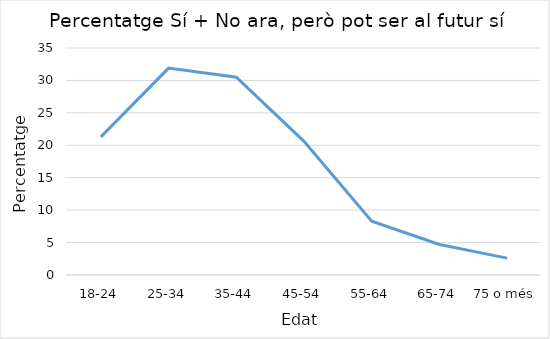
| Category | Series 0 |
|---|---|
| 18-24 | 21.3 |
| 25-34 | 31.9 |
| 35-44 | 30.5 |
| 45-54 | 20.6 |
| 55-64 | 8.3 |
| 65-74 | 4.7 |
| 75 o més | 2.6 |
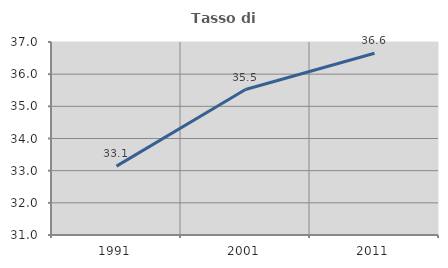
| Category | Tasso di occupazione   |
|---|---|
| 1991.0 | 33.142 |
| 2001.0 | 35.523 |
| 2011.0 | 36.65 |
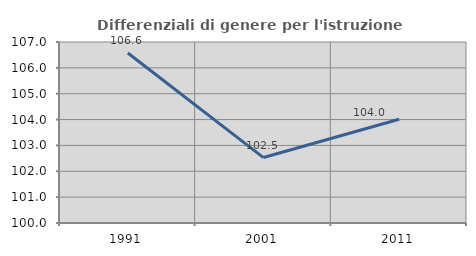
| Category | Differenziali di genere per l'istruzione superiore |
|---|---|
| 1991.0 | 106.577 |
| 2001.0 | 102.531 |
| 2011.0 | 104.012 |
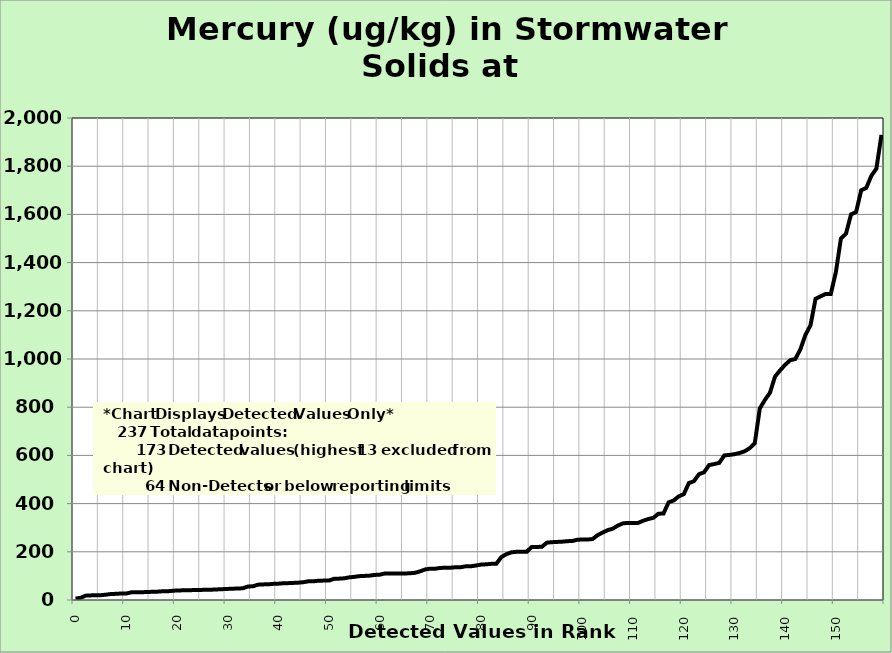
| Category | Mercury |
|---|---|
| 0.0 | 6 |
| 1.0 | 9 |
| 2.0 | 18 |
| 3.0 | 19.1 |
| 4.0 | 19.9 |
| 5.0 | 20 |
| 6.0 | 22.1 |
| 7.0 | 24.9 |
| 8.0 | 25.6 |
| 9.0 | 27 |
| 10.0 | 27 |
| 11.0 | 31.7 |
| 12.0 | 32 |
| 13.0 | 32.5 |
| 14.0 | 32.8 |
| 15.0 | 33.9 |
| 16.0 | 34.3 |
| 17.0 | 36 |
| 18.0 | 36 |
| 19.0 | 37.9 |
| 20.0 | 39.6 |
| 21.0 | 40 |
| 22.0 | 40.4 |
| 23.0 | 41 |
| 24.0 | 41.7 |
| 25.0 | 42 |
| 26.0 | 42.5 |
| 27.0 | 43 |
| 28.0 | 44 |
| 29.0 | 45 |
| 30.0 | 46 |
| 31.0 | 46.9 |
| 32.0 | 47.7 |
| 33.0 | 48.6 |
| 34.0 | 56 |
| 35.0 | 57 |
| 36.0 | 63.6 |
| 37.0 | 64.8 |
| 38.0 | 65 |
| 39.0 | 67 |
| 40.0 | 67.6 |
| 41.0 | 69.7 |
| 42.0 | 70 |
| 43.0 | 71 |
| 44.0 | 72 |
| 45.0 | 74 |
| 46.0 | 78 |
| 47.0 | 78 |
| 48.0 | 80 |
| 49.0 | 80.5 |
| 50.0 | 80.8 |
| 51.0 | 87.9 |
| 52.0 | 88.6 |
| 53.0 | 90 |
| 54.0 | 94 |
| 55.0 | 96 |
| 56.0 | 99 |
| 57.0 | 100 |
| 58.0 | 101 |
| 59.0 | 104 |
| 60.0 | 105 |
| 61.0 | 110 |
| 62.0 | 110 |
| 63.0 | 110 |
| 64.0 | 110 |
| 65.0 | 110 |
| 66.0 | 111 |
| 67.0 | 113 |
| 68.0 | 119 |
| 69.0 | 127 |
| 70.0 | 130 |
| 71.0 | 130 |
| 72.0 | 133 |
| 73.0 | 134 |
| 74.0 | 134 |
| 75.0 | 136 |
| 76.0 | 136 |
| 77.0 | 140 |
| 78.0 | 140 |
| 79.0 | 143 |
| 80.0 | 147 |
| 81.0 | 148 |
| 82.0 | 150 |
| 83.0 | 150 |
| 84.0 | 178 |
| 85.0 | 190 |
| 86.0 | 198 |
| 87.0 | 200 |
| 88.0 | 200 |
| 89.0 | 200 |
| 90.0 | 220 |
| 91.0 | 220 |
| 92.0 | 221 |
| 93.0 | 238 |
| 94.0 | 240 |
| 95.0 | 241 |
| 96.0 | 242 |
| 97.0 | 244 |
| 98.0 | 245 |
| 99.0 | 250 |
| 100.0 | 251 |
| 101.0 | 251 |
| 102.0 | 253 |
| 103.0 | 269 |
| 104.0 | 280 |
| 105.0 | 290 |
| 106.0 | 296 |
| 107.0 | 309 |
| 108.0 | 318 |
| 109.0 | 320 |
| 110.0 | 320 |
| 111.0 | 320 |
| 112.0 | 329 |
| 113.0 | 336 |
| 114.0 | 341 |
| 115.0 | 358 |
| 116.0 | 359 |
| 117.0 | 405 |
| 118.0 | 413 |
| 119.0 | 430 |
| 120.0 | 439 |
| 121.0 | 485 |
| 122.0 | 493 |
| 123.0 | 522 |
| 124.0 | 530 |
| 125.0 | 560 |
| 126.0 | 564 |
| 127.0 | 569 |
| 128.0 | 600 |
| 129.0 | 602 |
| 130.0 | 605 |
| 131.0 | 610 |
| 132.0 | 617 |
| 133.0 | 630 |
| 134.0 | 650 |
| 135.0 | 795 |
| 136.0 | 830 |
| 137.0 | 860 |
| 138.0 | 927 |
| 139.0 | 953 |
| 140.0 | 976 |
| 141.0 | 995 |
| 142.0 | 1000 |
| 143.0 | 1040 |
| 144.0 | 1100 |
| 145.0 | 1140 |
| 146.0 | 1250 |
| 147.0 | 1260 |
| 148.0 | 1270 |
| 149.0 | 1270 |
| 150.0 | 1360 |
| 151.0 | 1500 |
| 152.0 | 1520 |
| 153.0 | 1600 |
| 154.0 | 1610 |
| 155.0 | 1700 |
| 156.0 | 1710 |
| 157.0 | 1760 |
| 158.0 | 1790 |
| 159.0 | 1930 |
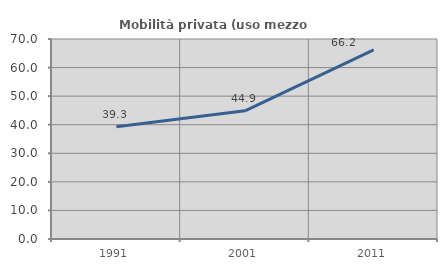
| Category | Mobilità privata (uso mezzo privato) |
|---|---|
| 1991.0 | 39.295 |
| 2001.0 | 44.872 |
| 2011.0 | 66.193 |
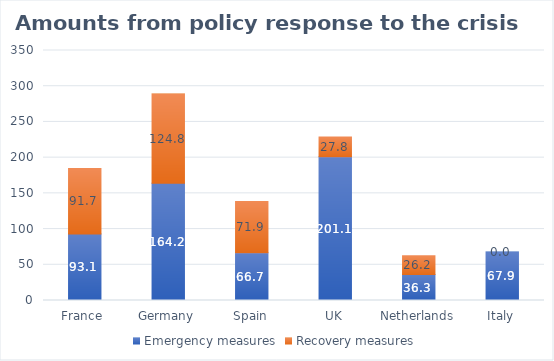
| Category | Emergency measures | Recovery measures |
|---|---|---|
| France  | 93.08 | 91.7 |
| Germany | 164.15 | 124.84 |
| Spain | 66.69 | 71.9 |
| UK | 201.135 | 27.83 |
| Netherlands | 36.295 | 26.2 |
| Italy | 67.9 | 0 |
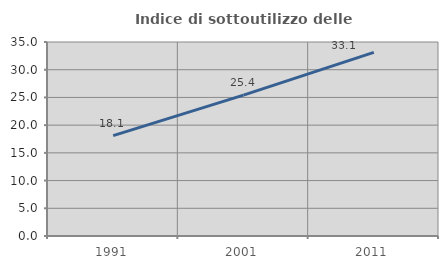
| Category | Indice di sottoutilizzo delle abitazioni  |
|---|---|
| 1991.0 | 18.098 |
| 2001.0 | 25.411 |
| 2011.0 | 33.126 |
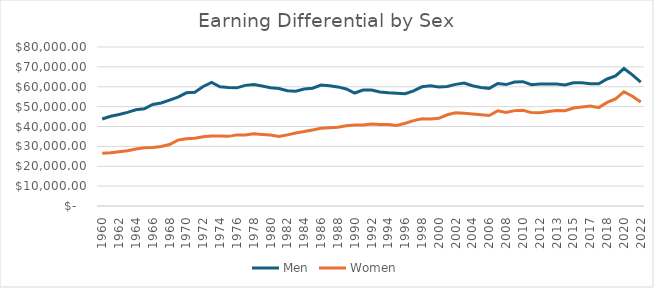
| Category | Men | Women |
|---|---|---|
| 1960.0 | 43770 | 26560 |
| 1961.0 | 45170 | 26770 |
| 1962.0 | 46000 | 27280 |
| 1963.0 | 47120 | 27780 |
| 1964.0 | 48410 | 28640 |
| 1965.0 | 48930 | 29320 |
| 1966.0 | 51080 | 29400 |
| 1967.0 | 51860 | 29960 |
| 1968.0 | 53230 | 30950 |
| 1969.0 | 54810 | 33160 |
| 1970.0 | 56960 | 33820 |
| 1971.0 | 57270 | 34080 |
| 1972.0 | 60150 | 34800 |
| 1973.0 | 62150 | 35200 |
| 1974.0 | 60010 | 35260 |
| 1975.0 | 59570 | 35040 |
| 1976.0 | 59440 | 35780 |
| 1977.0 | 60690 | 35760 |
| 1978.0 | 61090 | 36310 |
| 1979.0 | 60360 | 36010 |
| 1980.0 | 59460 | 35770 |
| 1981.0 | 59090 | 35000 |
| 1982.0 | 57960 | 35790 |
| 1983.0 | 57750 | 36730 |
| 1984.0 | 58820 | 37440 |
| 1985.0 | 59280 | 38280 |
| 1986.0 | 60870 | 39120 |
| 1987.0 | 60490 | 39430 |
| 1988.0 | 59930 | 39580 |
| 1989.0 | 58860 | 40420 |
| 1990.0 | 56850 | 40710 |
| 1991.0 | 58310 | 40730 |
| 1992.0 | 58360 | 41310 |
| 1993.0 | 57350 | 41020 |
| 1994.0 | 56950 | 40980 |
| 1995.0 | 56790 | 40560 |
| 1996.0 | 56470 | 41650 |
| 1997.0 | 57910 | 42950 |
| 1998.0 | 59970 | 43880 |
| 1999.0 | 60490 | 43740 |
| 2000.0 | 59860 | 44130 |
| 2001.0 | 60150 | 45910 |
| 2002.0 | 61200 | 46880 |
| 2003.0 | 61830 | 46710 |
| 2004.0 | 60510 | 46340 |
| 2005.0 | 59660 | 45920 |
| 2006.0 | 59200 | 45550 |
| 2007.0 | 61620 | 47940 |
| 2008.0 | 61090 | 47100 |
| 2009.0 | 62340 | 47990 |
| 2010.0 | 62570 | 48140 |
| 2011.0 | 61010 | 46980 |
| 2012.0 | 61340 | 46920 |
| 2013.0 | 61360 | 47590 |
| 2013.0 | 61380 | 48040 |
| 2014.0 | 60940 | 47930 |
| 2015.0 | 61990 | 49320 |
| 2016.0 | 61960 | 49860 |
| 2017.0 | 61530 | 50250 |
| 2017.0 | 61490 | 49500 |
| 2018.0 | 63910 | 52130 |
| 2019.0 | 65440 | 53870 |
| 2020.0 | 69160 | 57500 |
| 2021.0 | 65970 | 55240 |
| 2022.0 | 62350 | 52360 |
══════
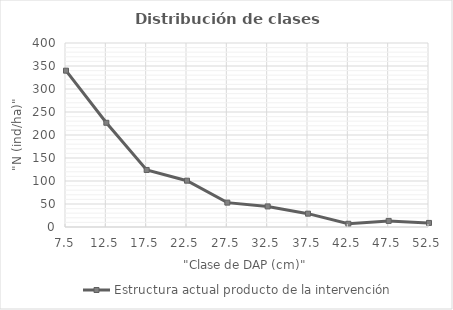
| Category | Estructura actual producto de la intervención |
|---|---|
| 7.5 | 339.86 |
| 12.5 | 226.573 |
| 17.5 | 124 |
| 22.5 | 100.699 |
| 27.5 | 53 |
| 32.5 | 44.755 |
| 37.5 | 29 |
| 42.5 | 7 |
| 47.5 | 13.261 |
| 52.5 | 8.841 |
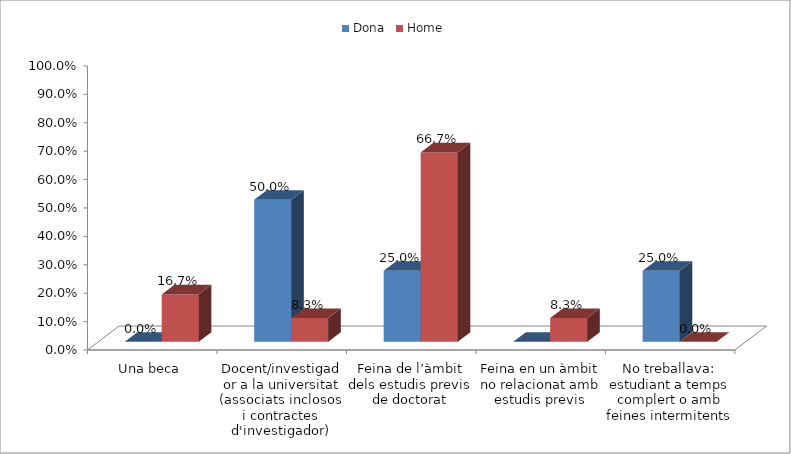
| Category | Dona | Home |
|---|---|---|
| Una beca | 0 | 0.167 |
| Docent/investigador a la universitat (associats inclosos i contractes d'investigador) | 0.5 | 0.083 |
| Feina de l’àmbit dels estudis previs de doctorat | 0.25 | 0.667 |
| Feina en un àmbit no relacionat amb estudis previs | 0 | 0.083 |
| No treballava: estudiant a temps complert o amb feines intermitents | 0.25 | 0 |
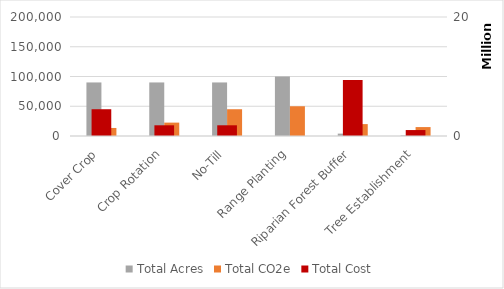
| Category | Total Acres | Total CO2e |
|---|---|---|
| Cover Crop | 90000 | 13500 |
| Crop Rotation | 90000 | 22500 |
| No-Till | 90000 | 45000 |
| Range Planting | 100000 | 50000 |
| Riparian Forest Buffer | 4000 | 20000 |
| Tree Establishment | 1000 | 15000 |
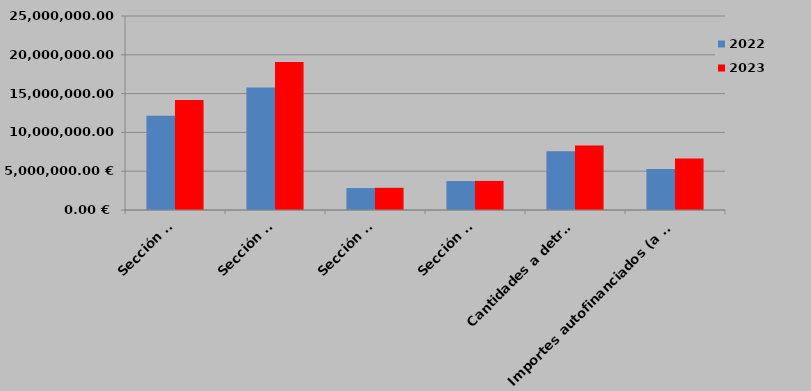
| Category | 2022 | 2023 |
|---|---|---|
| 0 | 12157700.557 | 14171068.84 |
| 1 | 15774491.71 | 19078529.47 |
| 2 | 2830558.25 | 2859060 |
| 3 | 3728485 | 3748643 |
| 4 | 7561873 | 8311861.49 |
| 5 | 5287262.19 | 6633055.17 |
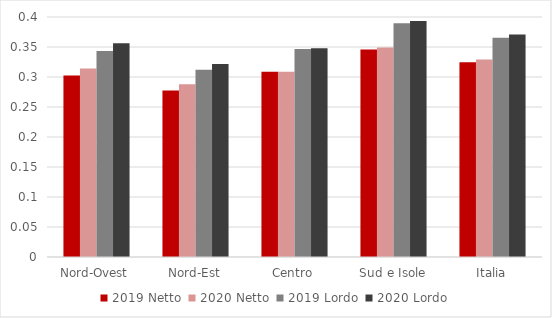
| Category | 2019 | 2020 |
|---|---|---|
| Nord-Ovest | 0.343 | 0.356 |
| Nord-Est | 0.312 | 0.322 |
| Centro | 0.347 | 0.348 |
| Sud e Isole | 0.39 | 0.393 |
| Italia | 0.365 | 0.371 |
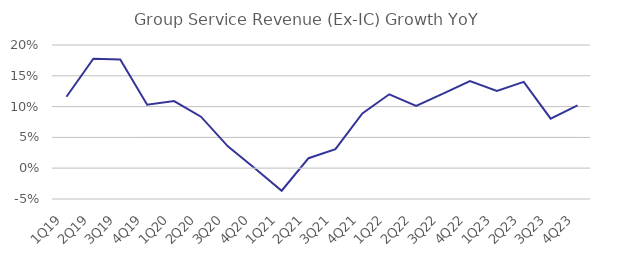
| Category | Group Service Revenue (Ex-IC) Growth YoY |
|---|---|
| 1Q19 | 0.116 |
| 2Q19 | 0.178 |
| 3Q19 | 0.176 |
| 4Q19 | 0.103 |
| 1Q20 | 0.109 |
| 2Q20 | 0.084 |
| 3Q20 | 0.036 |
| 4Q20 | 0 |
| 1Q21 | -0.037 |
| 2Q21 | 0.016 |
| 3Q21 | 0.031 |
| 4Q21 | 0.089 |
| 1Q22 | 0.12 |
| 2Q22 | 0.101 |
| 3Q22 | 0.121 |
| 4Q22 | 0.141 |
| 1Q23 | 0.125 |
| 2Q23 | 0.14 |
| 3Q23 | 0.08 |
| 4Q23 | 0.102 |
══════
Which lines run from the one holding "90.0 | 220 |" through the one holding "156.0 | 1710 |" in the records above? Repeat them exactly, both included, and nothing more.

| 90.0 | 220 |
| 91.0 | 220 |
| 92.0 | 221 |
| 93.0 | 238 |
| 94.0 | 240 |
| 95.0 | 241 |
| 96.0 | 242 |
| 97.0 | 244 |
| 98.0 | 245 |
| 99.0 | 250 |
| 100.0 | 251 |
| 101.0 | 251 |
| 102.0 | 253 |
| 103.0 | 269 |
| 104.0 | 280 |
| 105.0 | 290 |
| 106.0 | 296 |
| 107.0 | 309 |
| 108.0 | 318 |
| 109.0 | 320 |
| 110.0 | 320 |
| 111.0 | 320 |
| 112.0 | 329 |
| 113.0 | 336 |
| 114.0 | 341 |
| 115.0 | 358 |
| 116.0 | 359 |
| 117.0 | 405 |
| 118.0 | 413 |
| 119.0 | 430 |
| 120.0 | 439 |
| 121.0 | 485 |
| 122.0 | 493 |
| 123.0 | 522 |
| 124.0 | 530 |
| 125.0 | 560 |
| 126.0 | 564 |
| 127.0 | 569 |
| 128.0 | 600 |
| 129.0 | 602 |
| 130.0 | 605 |
| 131.0 | 610 |
| 132.0 | 617 |
| 133.0 | 630 |
| 134.0 | 650 |
| 135.0 | 795 |
| 136.0 | 830 |
| 137.0 | 860 |
| 138.0 | 927 |
| 139.0 | 953 |
| 140.0 | 976 |
| 141.0 | 995 |
| 142.0 | 1000 |
| 143.0 | 1040 |
| 144.0 | 1100 |
| 145.0 | 1140 |
| 146.0 | 1250 |
| 147.0 | 1260 |
| 148.0 | 1270 |
| 149.0 | 1270 |
| 150.0 | 1360 |
| 151.0 | 1500 |
| 152.0 | 1520 |
| 153.0 | 1600 |
| 154.0 | 1610 |
| 155.0 | 1700 |
| 156.0 | 1710 |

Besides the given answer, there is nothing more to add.